=== Data to use ===
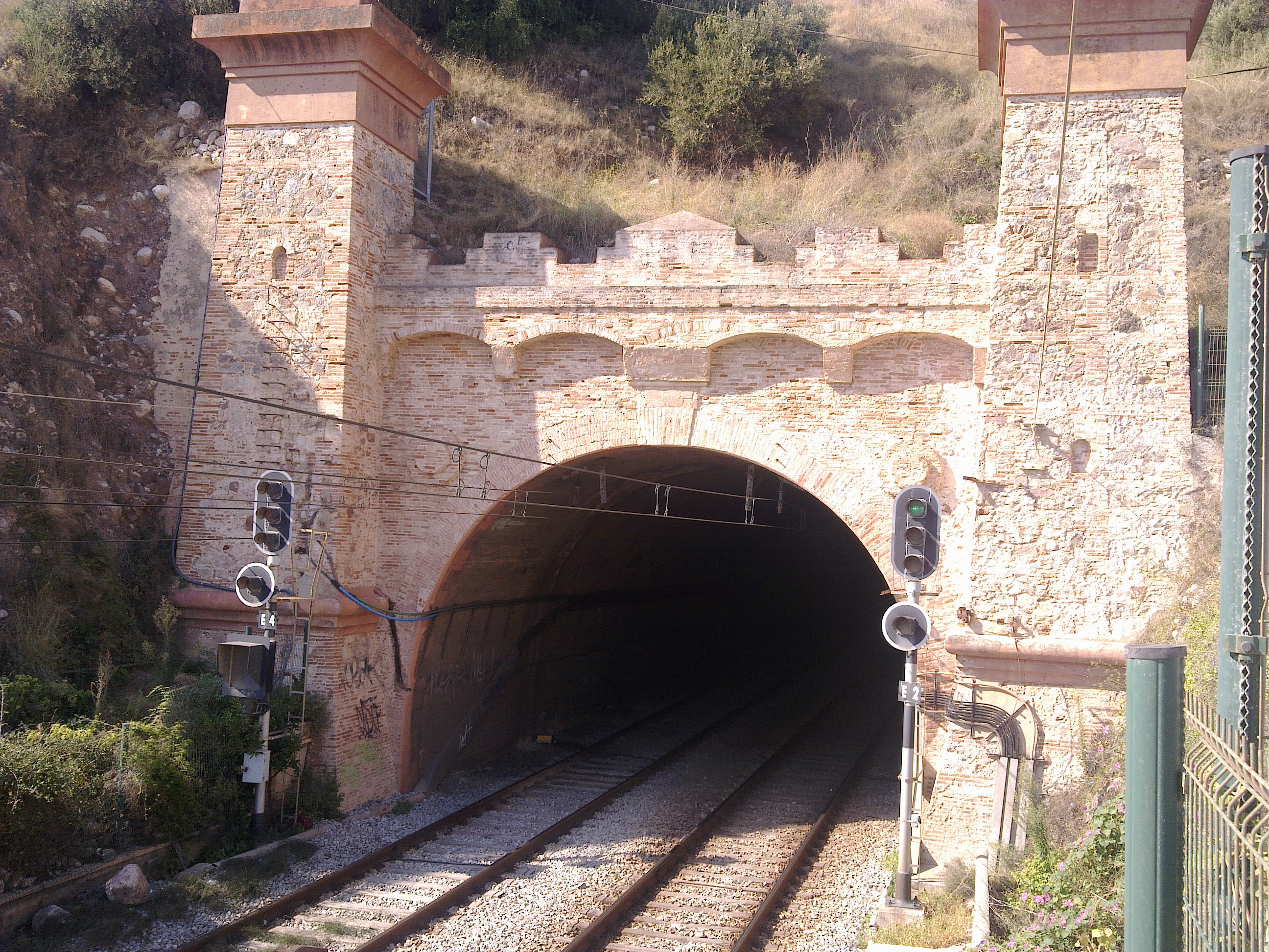 Túnel ferroviari del turó de Montgat (Maresme)
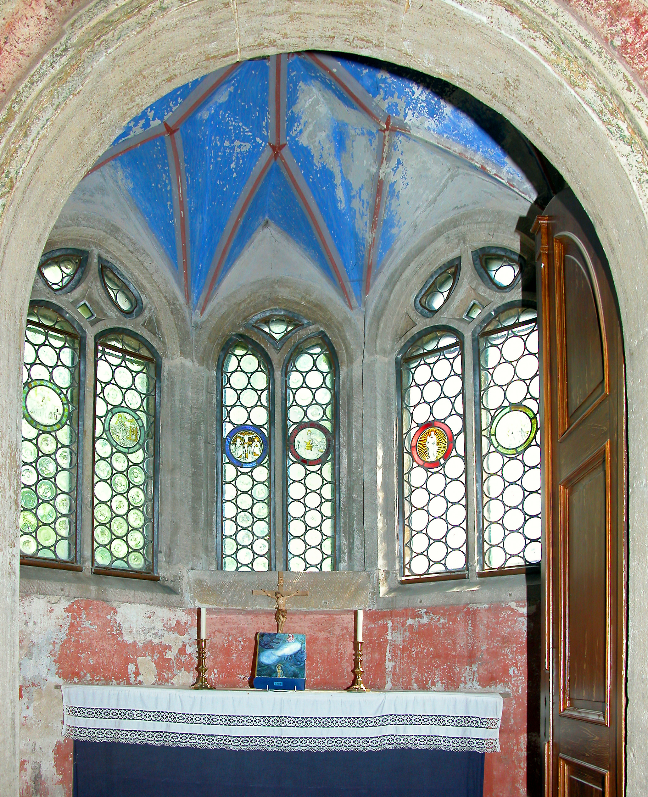 17.08.2008 01683 Heynitz (zu Nossen): Renaissanceschloß, 1519 errichtet für den geheimen Rat und Kammerherrn Nicolaus von Heynitz. Später mehrfach verändert. Kapelle im 2. Obergeschoß, hier der Chor im Erker. Seit 2004 im Besitz der Familie von Watzdorf und einem Förderverein. [DSCN33829-22830.TIF]20080817360MDR.JPG(c)Blobelt
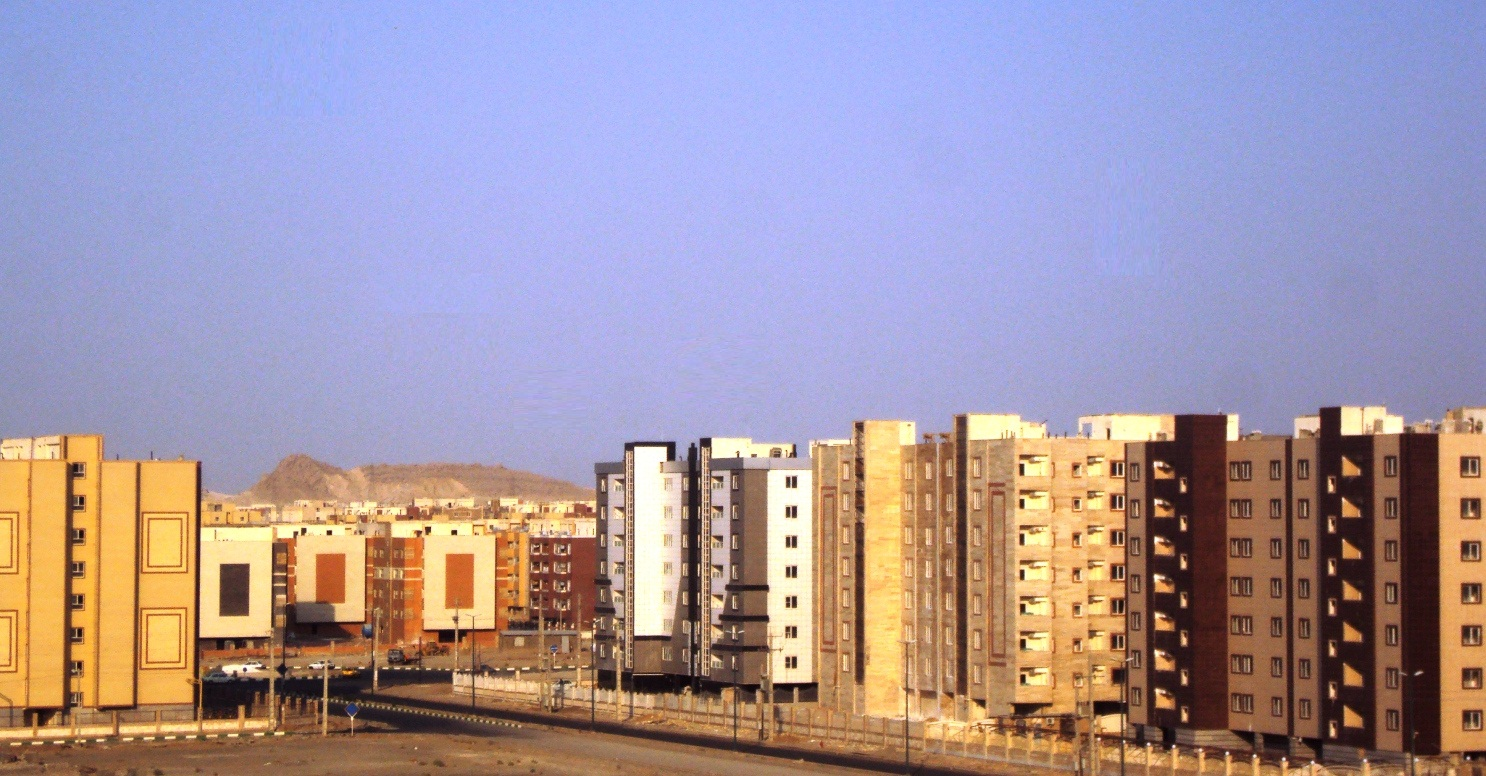 شهرک پردیسان
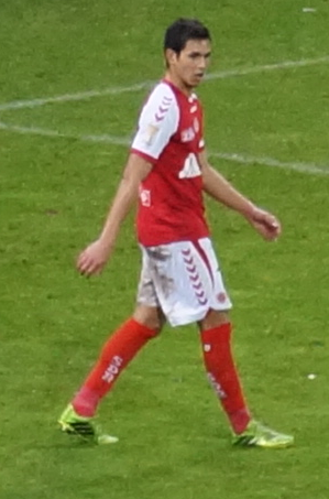 Joueur de foot en pleine action.
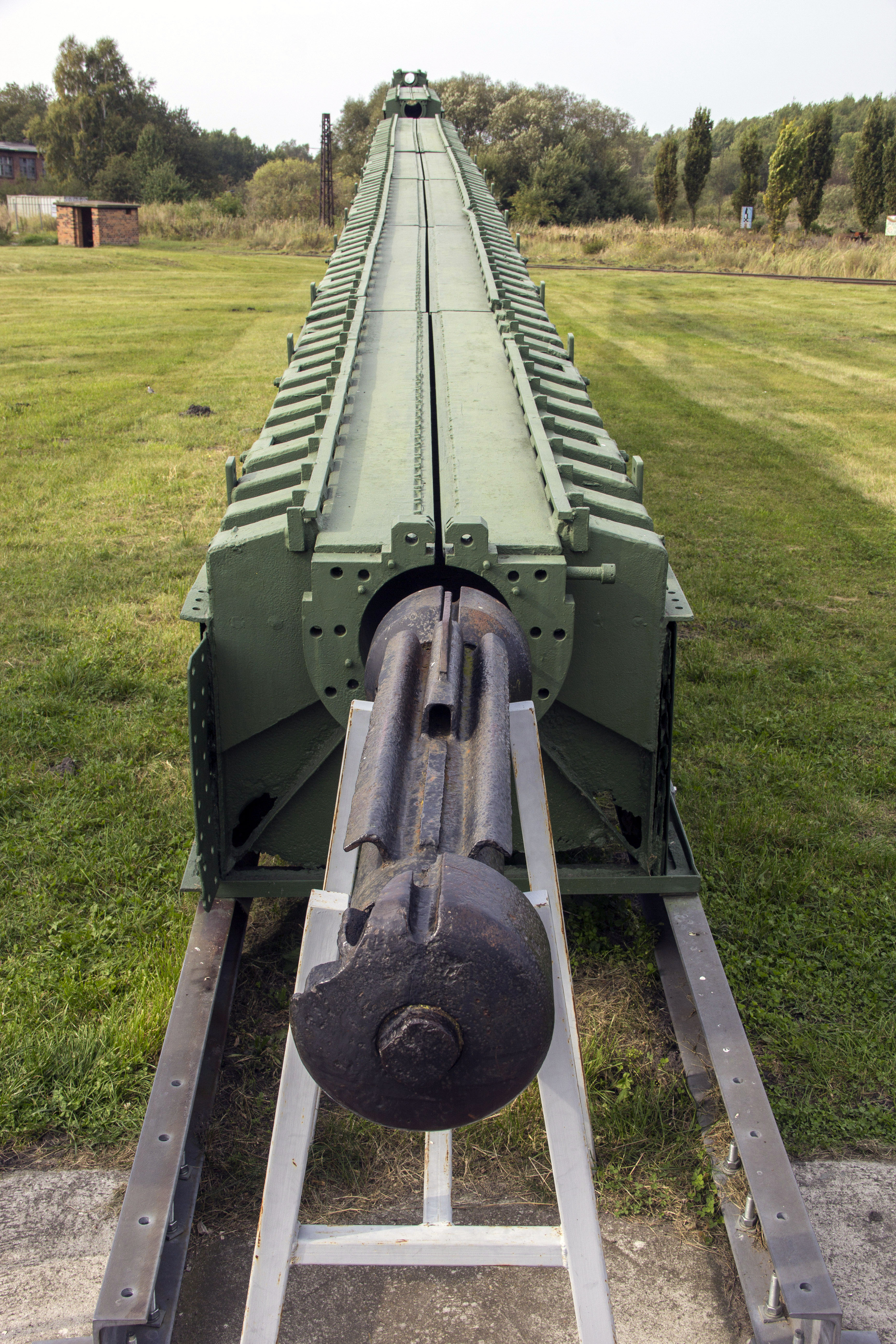 Peenemünde, Museum, V1, Abschussrampe
===
• [Problem to work on]:
Could you restate each record word for word, keeping the pictures out?

• [Result of this task]:
 Túnel ferroviari del turó de Montgat (Maresme)
 17.08.2008 01683 Heynitz (zu Nossen): Renaissanceschloß, 1519 errichtet für den geheimen Rat und Kammerherrn Nicolaus von Heynitz. Später mehrfach verändert. Kapelle im 2. Obergeschoß, hier der Chor im Erker. Seit 2004 im Besitz der Familie von Watzdorf und einem Förderverein. [DSCN33829-22830.TIF]20080817360MDR.JPG(c)Blobelt
 شهرک پردیسان
 Joueur de foot en pleine action.
 Peenemünde, Museum, V1, Abschussrampe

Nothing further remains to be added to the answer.